I start the conclusion of this chapter with a brief passage from Foucault's later work on subjectivity. In About the Beginning of the Hermeneutics of the Self, Foucault discusses what he describes as techniques of the self. These techniques enable individuals to create 'by their own means, a certain number of operations on their own bodies, on their own souls, on their own thoughts, on their own conduct…so as to transform themselves.'  The transformative property described in Foucault’s techniques of the self is what I argue for here: D/s or S/m practitioners in relationships or scenarios that promote alternative sexuality and/or gender identities.
             
This paper is titled after Munoz's disidentification in part because because normative sexual practices are incommensurable with the alternative sexuality/gender identities generated via S/m and D/s relationships. Contra the 'pasty normal' cited by Munoz, alternative sexuality/gender identities more closely resemble, pathologization notwithstanding, the deviant sexualities and taboo fantasies referenced by West. These counterpublic identifications are, however, not based on shame, but rather provide practitioners with a subcultural framework to negotiate, form, and develop alternative identifications that transgress sociocultural expectations based on ability, age, class, ethnicity, gender, religion or sexuality. The genesis of the identifications undertaken by individuals represent techniques to transform their own bodies, their own thoughts, their own conduct, to transform themselves.

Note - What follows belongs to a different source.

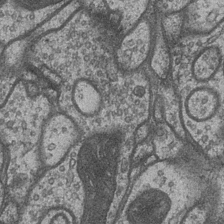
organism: Drosophila
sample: Optic medulla

S/m or D/s representations of disidentification subvert sexuality and gender paradigms. S/m scenarios provide a spatio-temporal context that makes possible the bracketing out of demographic categorizations of ability, age, class, gender, race, and sexual orientation. This does not mean the real experiences of people oppressed through social vectors of power is nullified; rather, it is the opportunity, as Bauer states, to choose and negotiate our roles regardless of embodiment and social status. These alternative sexuality and gender identities often garner utility for practitioners through transgressing one’s limits, gaining insight into one’s true self, developing affirming relationships, and promoting personal growth by contravening normative narratives. This is exemplary of Foucault’s techniques of the self and operations on one’s own body, thoughts, soul, and conduct, enabling new possibilities of pleasure through self-transformation.